IBM Cloud Docs
Creating a library set for Python package install

Creating a library set for Python package install

A library set is a collection of libraries that you can create and reference in Spark applications that consume the libraries. The library set is stored in the instance home storage associated with the instance at the time the instance is created.

Currently, you can only install Python packages through conda or pip install.

Analytics Engine bundles a Spark application called customize_instance_app.py that you run to create a library set with your custom packages and can be consumed by your Spark applications.

Prerequites: To create a library set, you must have the permissions to submit a Spark application.
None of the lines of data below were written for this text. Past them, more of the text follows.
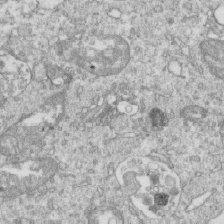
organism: Mouse
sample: Activated OT-1 CD8+ T cells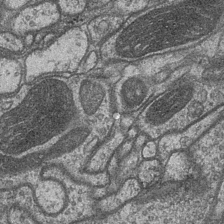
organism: Drosophila
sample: Optic medulla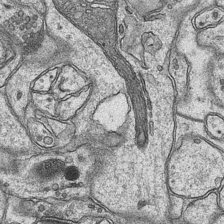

See User permissions.

To create a library set:

  1. Prepare a JSON file like the following:

    {
      "library_set": {
        "action": "add",
        "name": "my_library_set",
        "libraries": {
          "conda": {
            "python": {
              "packages": ["numpy"]
              }
          }
      }
      }
    }
    

    The description of the JSON attributes are as follows:

    • "library_set": The top level JSON object that defines the library set.
    • "action": Specifies the action to be taken for the library set. To create a library set, we use "add". Currently, "add" is the only option supported.
    • "name": Specifies the name with which the library set is identified. The created library set is stored in a file with this name in the IBM Cloud Object Storage instance that you specified as instance home. Important: If you create more than one library set, you must use unique names for each set. Otherwise they will overwrite one another.
    • "libraries": Defines a set of libraries. You can specify one or more libraries in this section. This element has one child JSON object per library package manager. Currently, only the "conda" and "pip" package managers are supported. Use "pip" or "conda" to install Python packages.
    • "conda": Library package manager.
    • "python": The library language. Currently, only Python is supported.
    • "packages": List of packages to install. To install a specific version of a package, pass the version using this format: package_name==version.
  2. Get the IAM token.

  3. Pass the JSON file as "arguments" in the following REST API call. Make sure that you escape the quotes as required, while passing to the REST API call.

    curl -X POST https://api.us-south.ae.cloud.ibm.com/v3/analytics_engines/<instance_id>/spark_applications --header "Authorization: Bearer <IAM token>" -H "content-type: application/json" -d @createLibraryset.json
    

    Example for createLibraryset.json:

    {
      "application_details": {
        "application": "/opt/ibm/customization-scripts/customize_instance_app.py",
        "arguments": ["{\"library_set\":{\"action\":\"add\",\"name\":\"my_library_set\",\"libraries\":{\"conda\":{\"python\":{\"packages\":[\"numpy\"]}}}}}"]
        }
    }
    

    Important: You must escape all double quote characters in the strings that are passed as application arguments.

    If the application is accepted, you will receive a response like the following:

    {
      "id": "87e63712-a823-4aa1-9f6e-7291d4e5a113",
      "state": "accepted"
    }
    

    When the state turns to FINISHED, the library set creation is complete.

  4. Track the status of the application by invoking the application status REST API. See Get the status of an application.